In summary, hybrid immunity appears to be of greater magnitude, durability, and breadth against SARS-CoV-2. Our data indicate that hybrid neutralizing antibody responses generated in vaccinated convalescent individuals are both durable and effective against a subsequently emergent Omicron variant. Updated vaccine designs, considering recent Omicron variants, should be considered for administration to convalescent individuals to increase the seroprevalence of hybrid immunity and to potentially reduce costs, undesired serological profiles, and the incidence of vaccine adverse events [15,34,35,36]. Immune imprinting, whereby the activation of memory B cells generated following primary vaccination may result in antibody responses directed largely toward the ancestral strain following vaccine boosting, could be a hurdle to effective vaccination against new Omicron variants [33,37,38]. However, a recent large cohort study showed that previous infection and vaccination established solid hybrid immunity against immune escape Omicron variants [23], while multiple exposures to Omicron variants appeared to overcome immune imprinting to ancestral SARS-CoV-2 [33]. Clearly, more work is necessary to inform vaccine approaches against novel variants that effectively address immune imprinting, including through the generation of hybrid immune responses.

Author Contributions

Conceptualization, J.S. and A.J.R.; methodology, J.S.; statistical analysis, J.S.; investigation, J.S. and A.J.R.; resources, A.J.T. and M.E.H.; writing—original draft preparation, J.S.; writing—review and editing, A.J.R. and M.E.H.; funding acquisition, A.J.R. and M.E.H. All authors have read and agreed to the published version of the manuscript.

Funding

This research was supported by the LSUHSC School of Medicine Research Enhancement Program (grant number 5492350001 to M.E.H. and A.J.R.).

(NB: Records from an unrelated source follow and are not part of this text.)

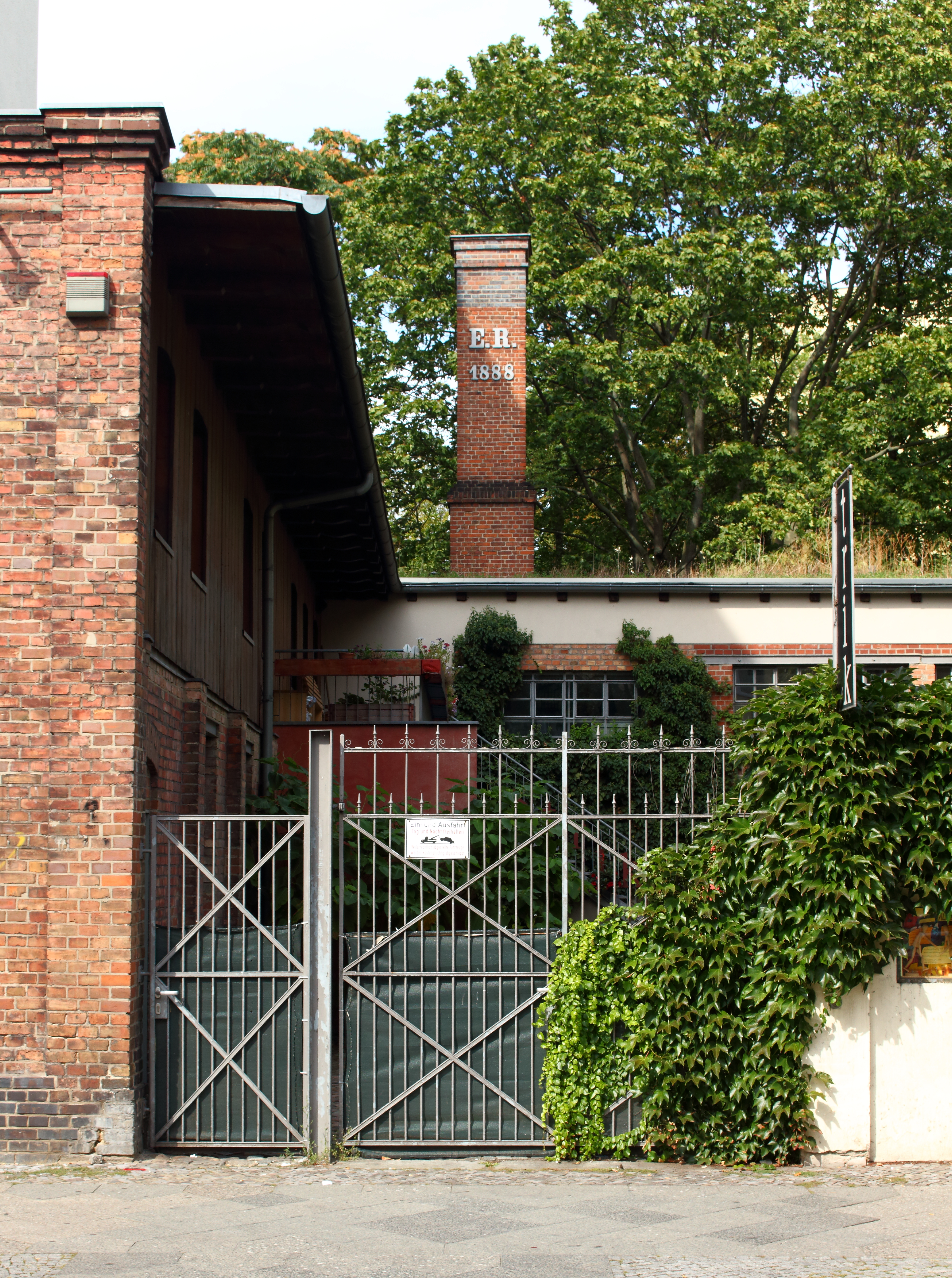 Zinkgießerei Liebenwalder Straße, Ansicht der Hofeinfahrt
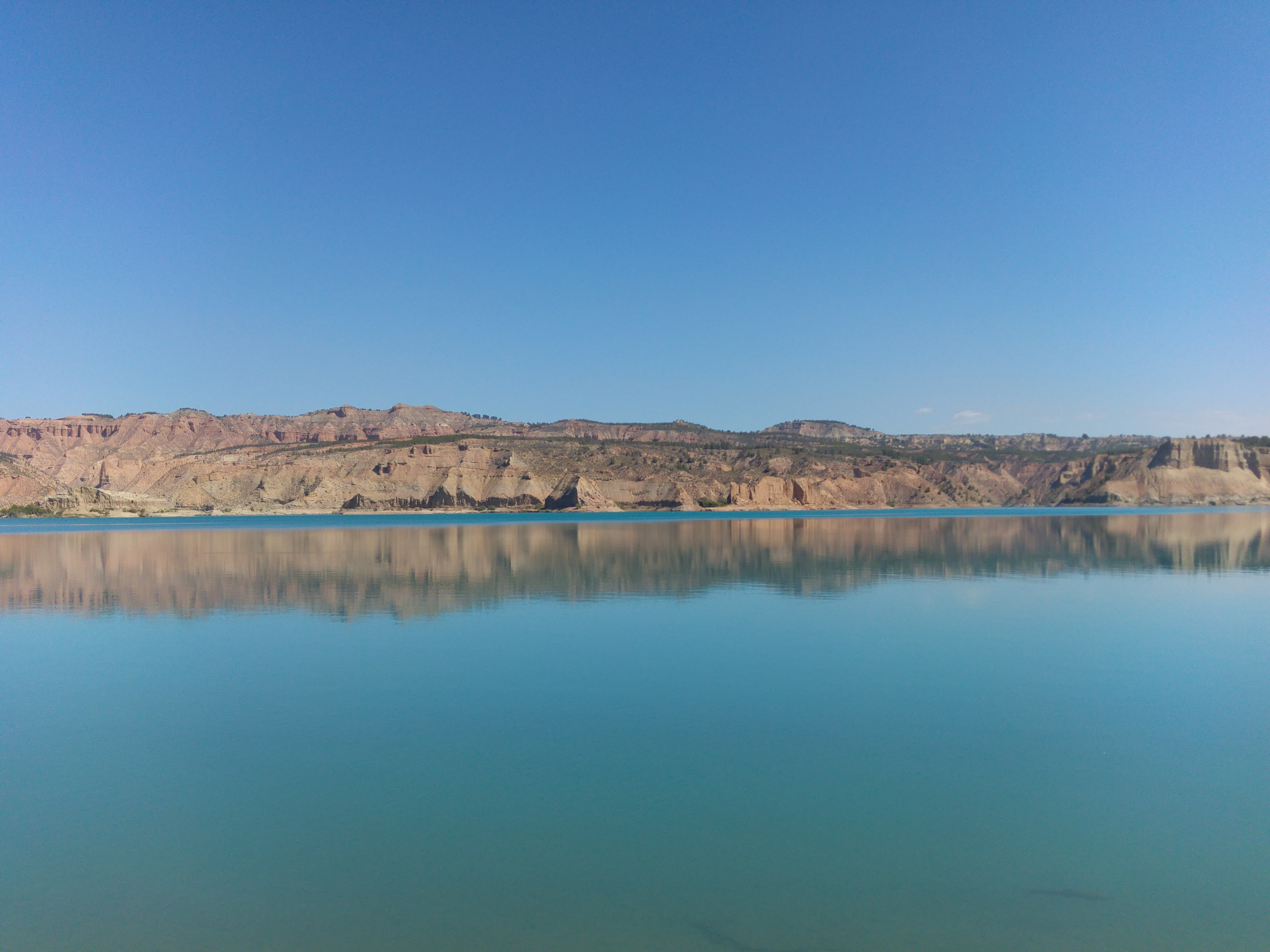 El embalse del Negratín.
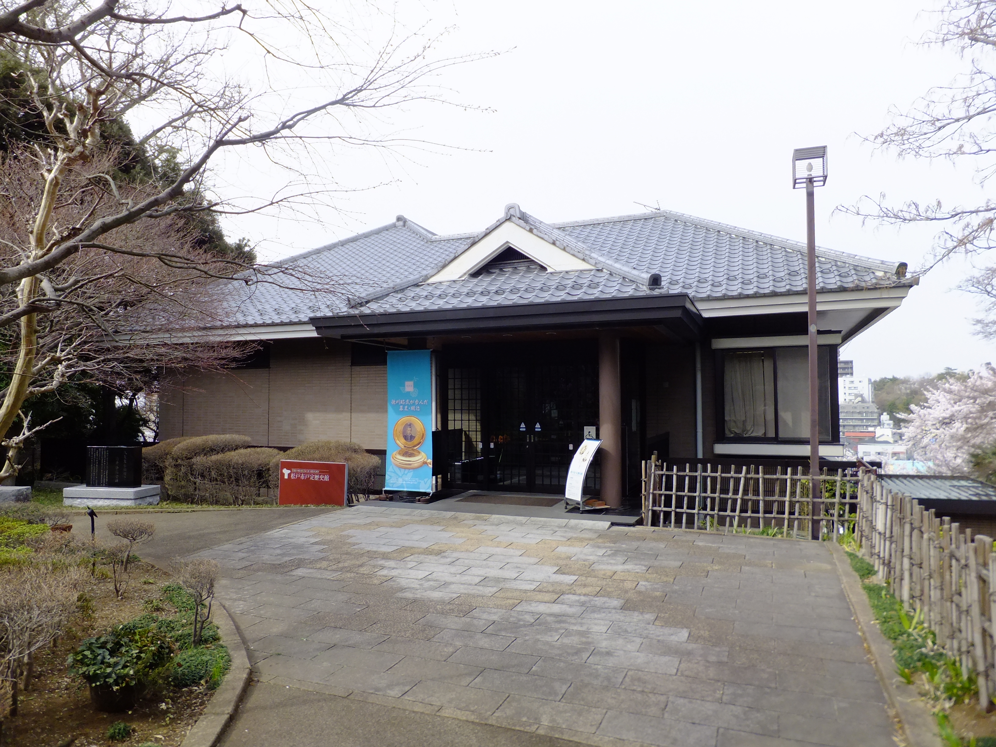 松戸市戸定歴史館
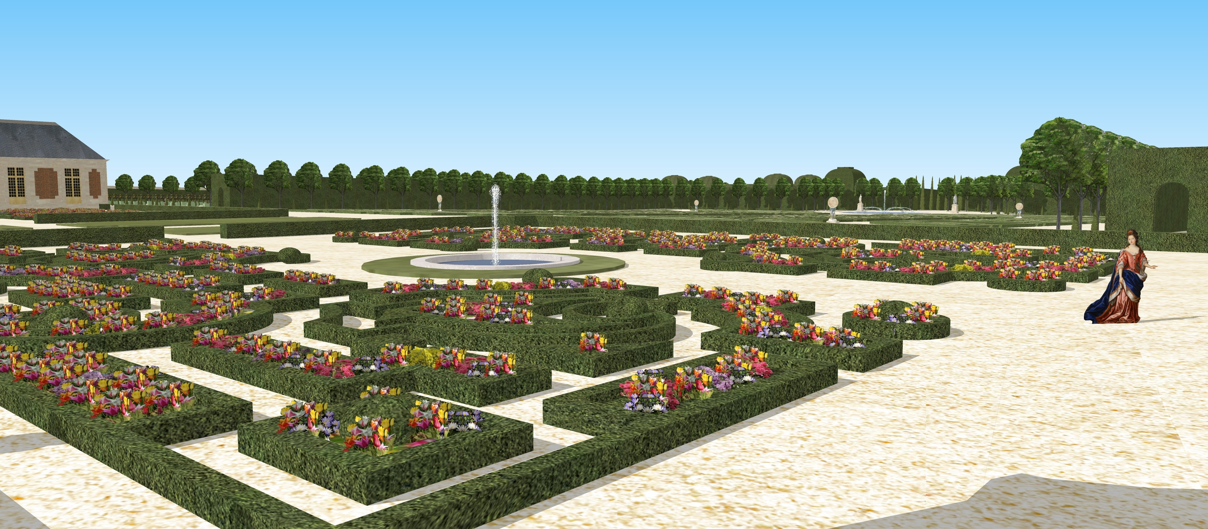 Vue du parterre de fleurs en sortant du Grand Salon, vers 1660
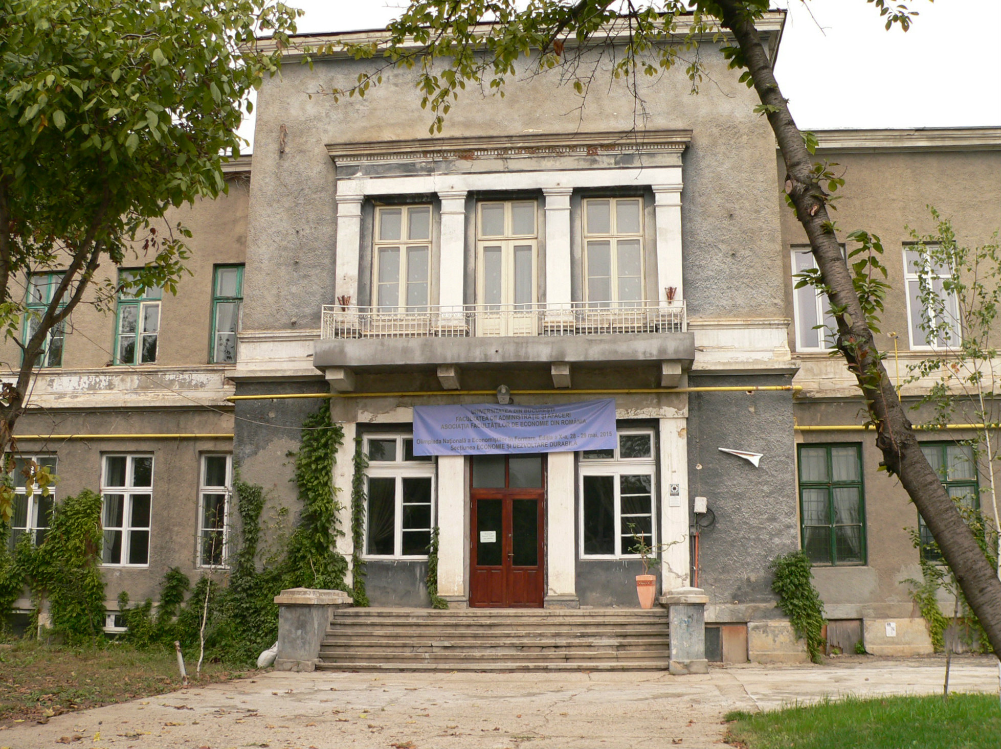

Institutional Review Board Statement

This study was conducted according to the guidelines of the Declaration of Helsinki and was approved by the Institutional Review Board of the Louisiana State University Health Sciences Center in New Orleans (protocol number 641, originally approved 29 April 2020, renewal approved 19 May 2023).

Informed Consent Statement

Informed consent was obtained from all subjects involved in this study.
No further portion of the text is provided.